The process of introducing machine learning methods into all spheres of life determines the need to develop not only fast, but also the most accurate algorithms for solving related optimization problems. As practice shows, including this study, when solving some problems, the most popular clustering algorithm gives a result extremely far from the optimal k-means problem solution.
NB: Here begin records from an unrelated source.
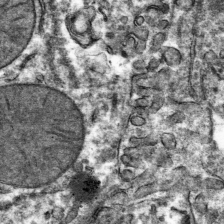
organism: Mouse
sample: Mouse hepatocytes
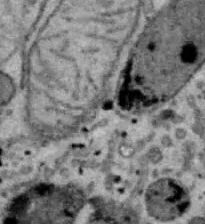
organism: Mouse
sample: Liver from an obese (ob/ob) mouse
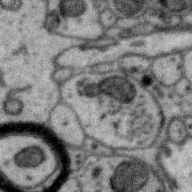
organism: Zebra finch
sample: Brain
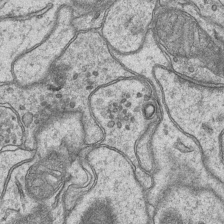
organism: Mouse
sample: CA1 Hippocampus
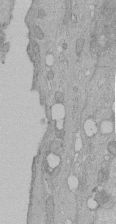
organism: Human
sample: Melanocyte Keratinocyte synapse skin construct
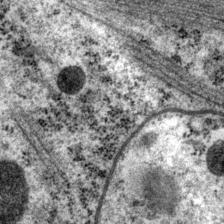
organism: P. pacificus
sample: Pharynx
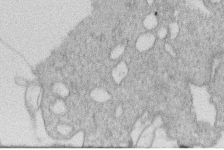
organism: Human
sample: Macrophage cells
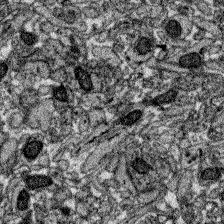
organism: Zebrafish
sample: Larval olfactory bulb
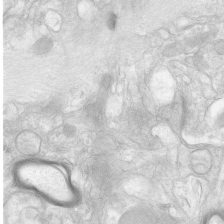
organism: Human
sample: Neocortex
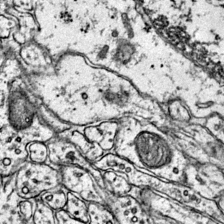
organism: Mouse
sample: Primary visual cortex
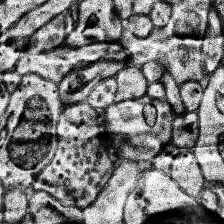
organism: Human
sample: Temporal Lobe
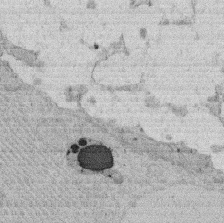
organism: Rat
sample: Salivary granule
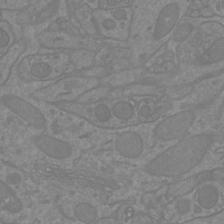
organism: Mouse
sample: Cortical neurons
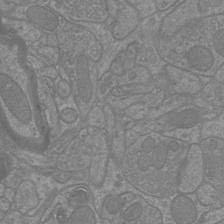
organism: Mouse
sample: Cortical neurons
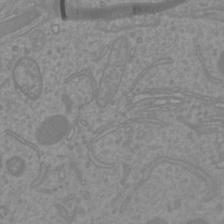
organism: Mouse
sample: Cortical neurons
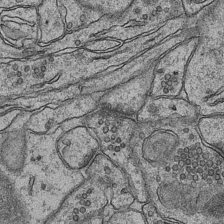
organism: Mouse
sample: CA1 Hippocampus
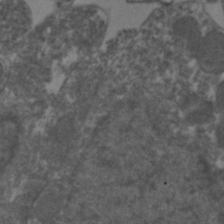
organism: Zebrafish
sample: Zebrafish embryo
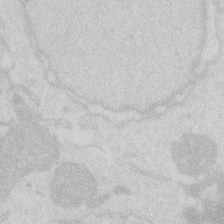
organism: Zebrafish
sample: Macrophage
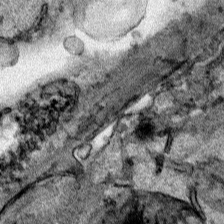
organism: Human
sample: Mitochondria in HCT116 cells
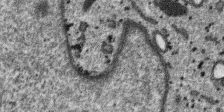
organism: Human
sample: Lung epithelial cells infected with SARS-CoV-2
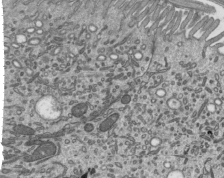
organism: Mouse
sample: Mouse epididymis efferent ductule cilia
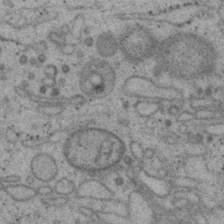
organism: Human
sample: HeLa cells

In this research, we introduced GREEDY_r search neighborhoods and found that searching in both SWAP and GREEDY_r neighborhoods has advantages over the simplest Lloyd’s procedure. However, the results strongly depend on the parameters of such neighborhoods, and the optimal values of these parameters differ significantly for test problems. Nevertheless, searching in GREEDY_r neighborhoods outperforms searching in SWAP neighborhoods in terms of accuracy.

We hope that our new variable neighborhood search algorithm (solver) for GPUs, which is more versatile due to its self-adjusting capability and has an advantage with respect to the accuracy of solving the k-means problem over known algorithms, will encourage researchers and practitioners in the field of machine learning to build competitive systems with the lowest possible error within a limited time. Such systems should be in demand when clustering geographic data, as well as when solving a wide range of problems with the highest cost of error.